• _WHAT IS REQUIRED_: Without including any image, repeat every record exactly.

• _DATA PROVIDED_:
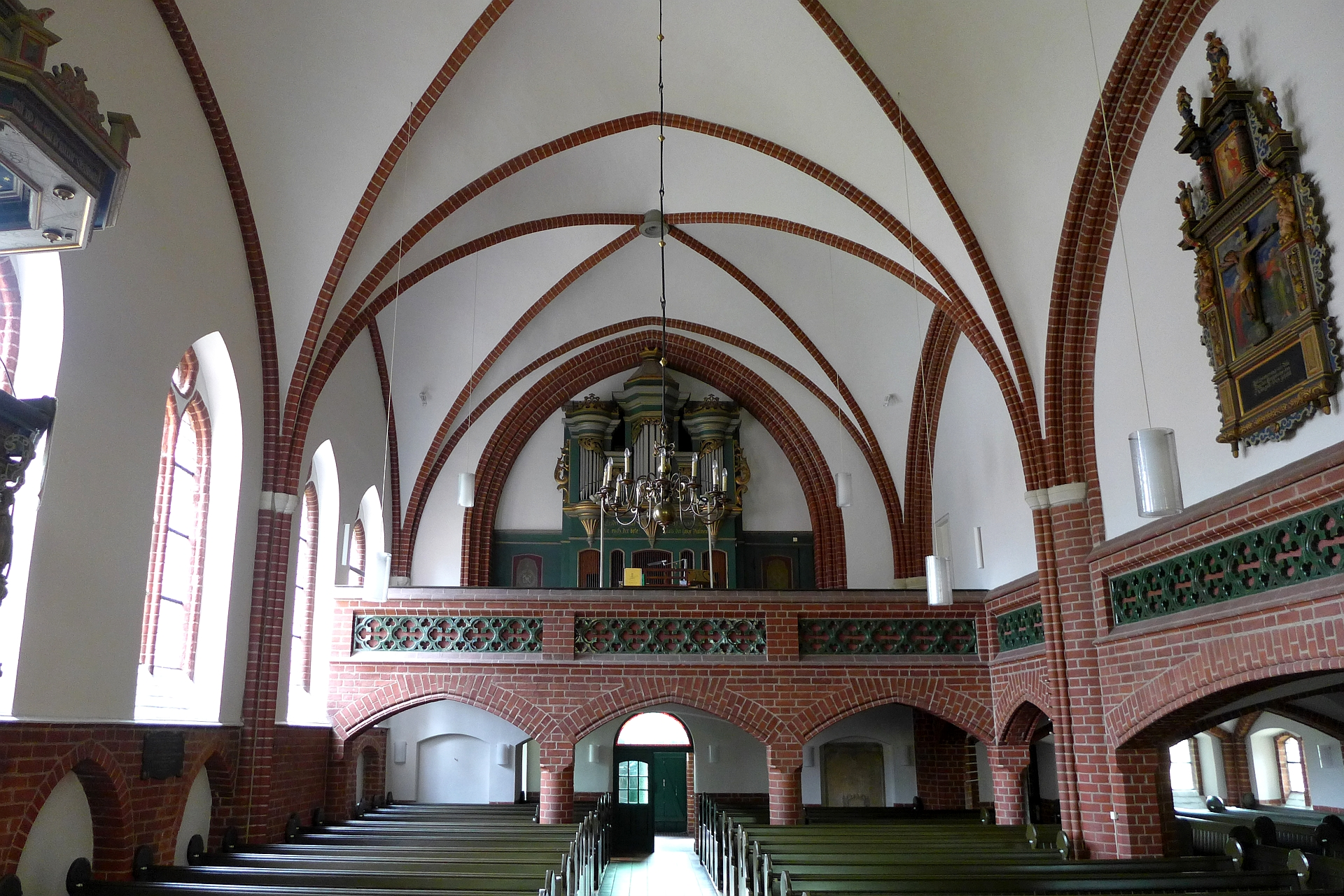 Innenansicht der St.-Johannes-Kirche zu Dahlenburg mit Blick auf die Orgelempore. Aufnahmedatum 2015-05.
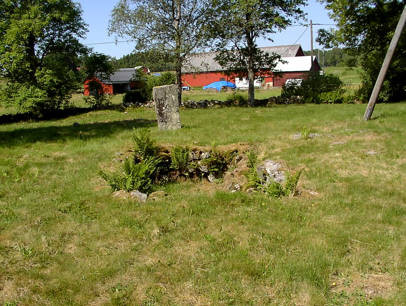 Resterna som är kvar av Ljus gamla kyrka
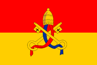 Bandera de Ancona (Estados Pontificios).
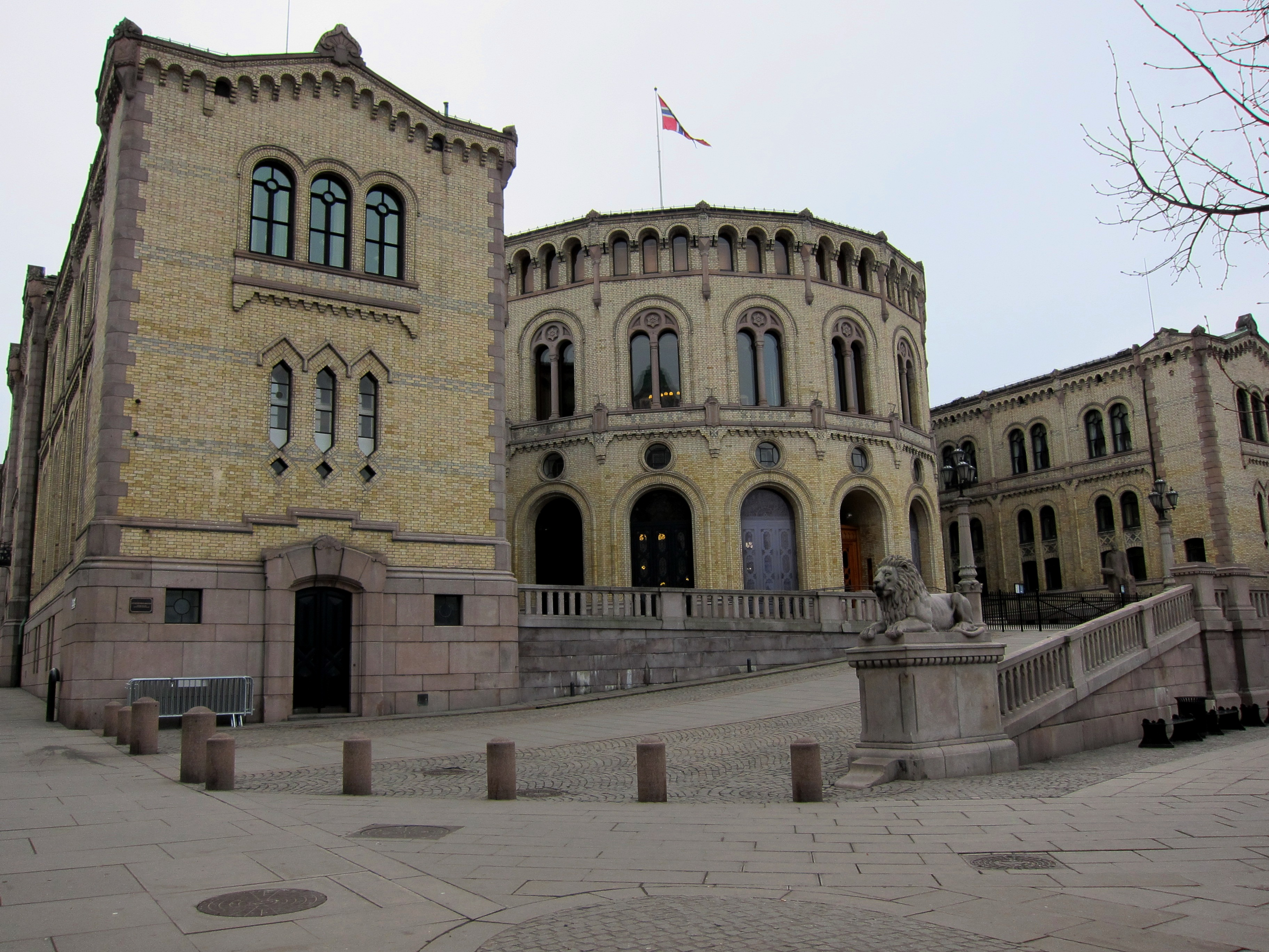 Norvegijos parlamentas
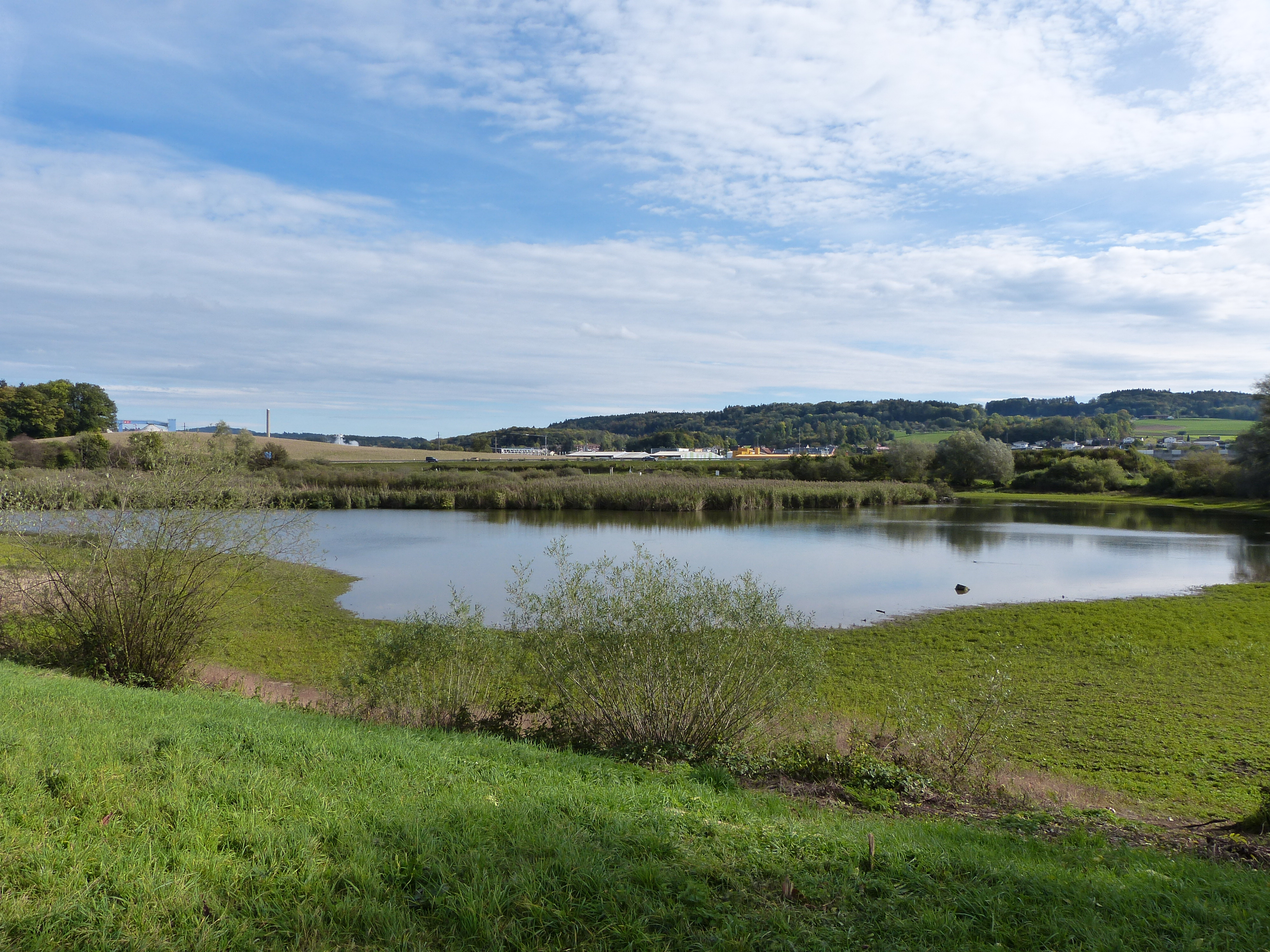 Egelsee (prähistorische Seeufersiedlung)
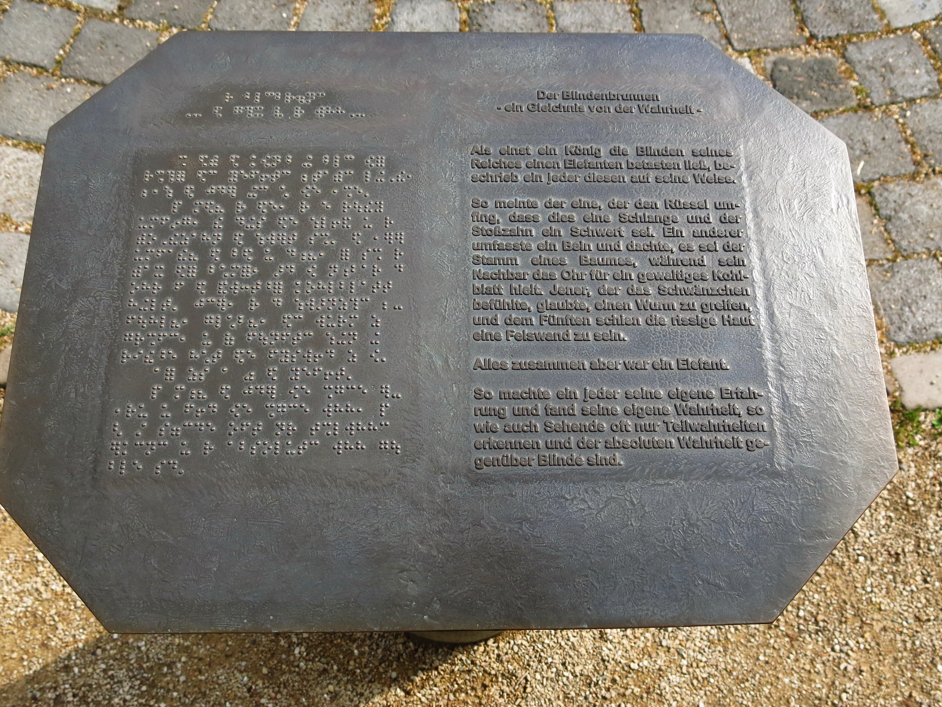 Blindengarten in der Bonner Rheinaue.
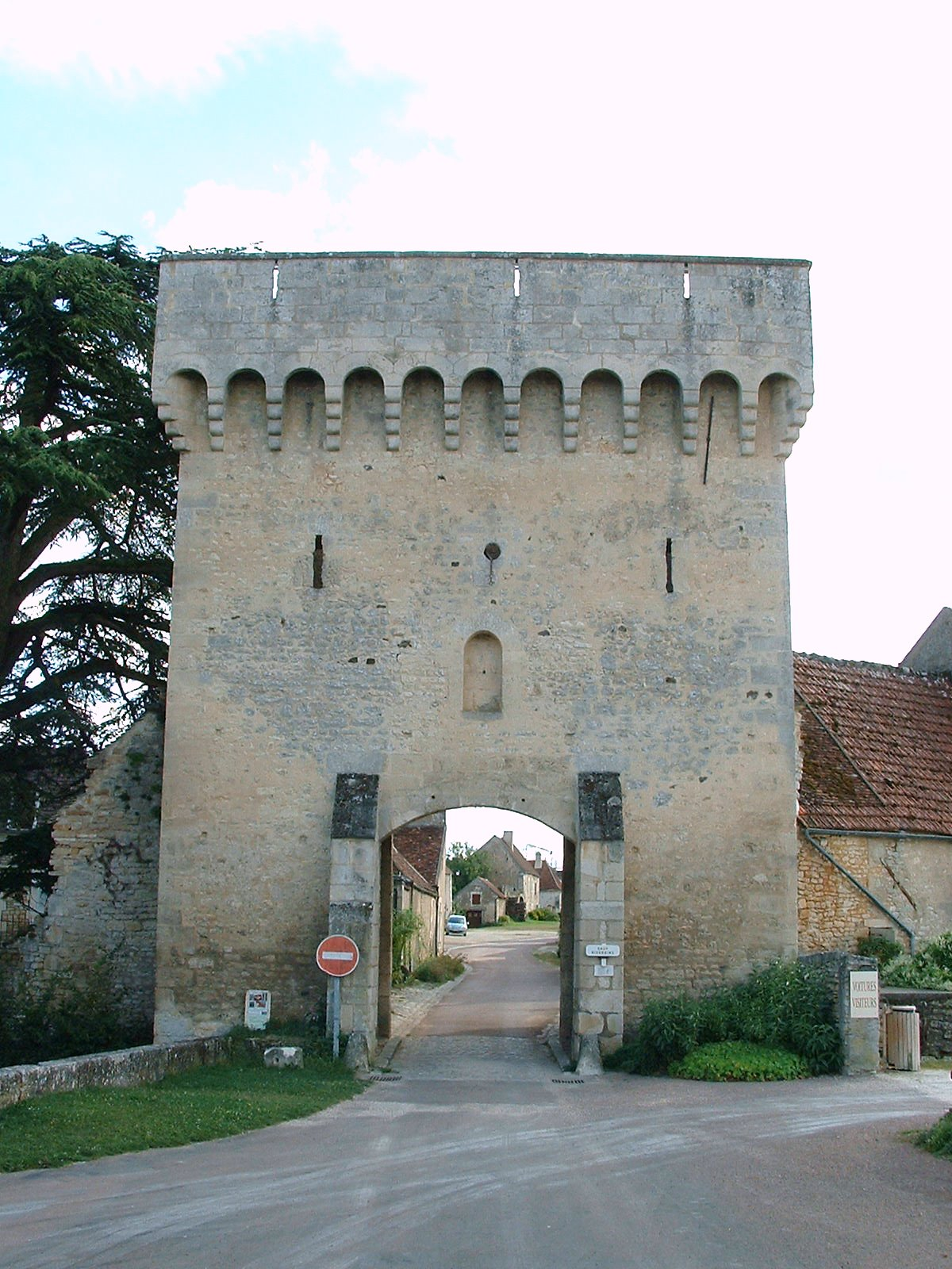 Château-fort de Druyes-les-belles-Fontaines, Yonne) - la porte du bourg
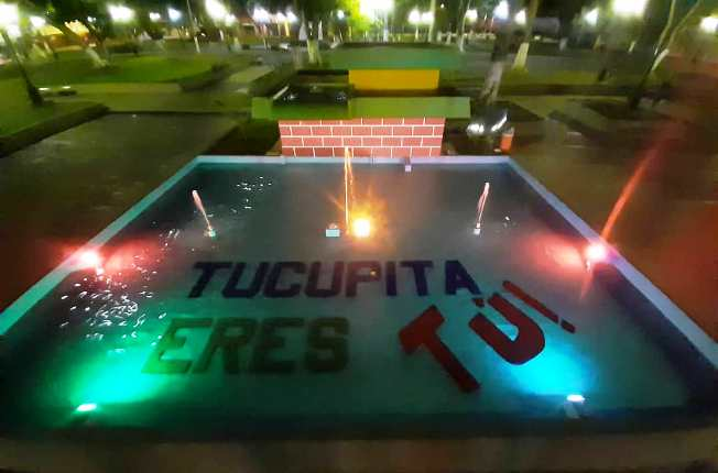 Fuente de la plaza bolivar de tucupita

• _EXERCISE SOLUTION_:
 Innenansicht der St.-Johannes-Kirche zu Dahlenburg mit Blick auf die Orgelempore. Aufnahmedatum 2015-05.
 Resterna som är kvar av Ljus gamla kyrka
 Bandera de Ancona (Estados Pontificios).
 Norvegijos parlamentas
 Egelsee (prähistorische Seeufersiedlung)
 Blindengarten in der Bonner Rheinaue.
 Château-fort de Druyes-les-belles-Fontaines, Yonne) - la porte du bourg
 Fuente de la plaza bolivar de tucupita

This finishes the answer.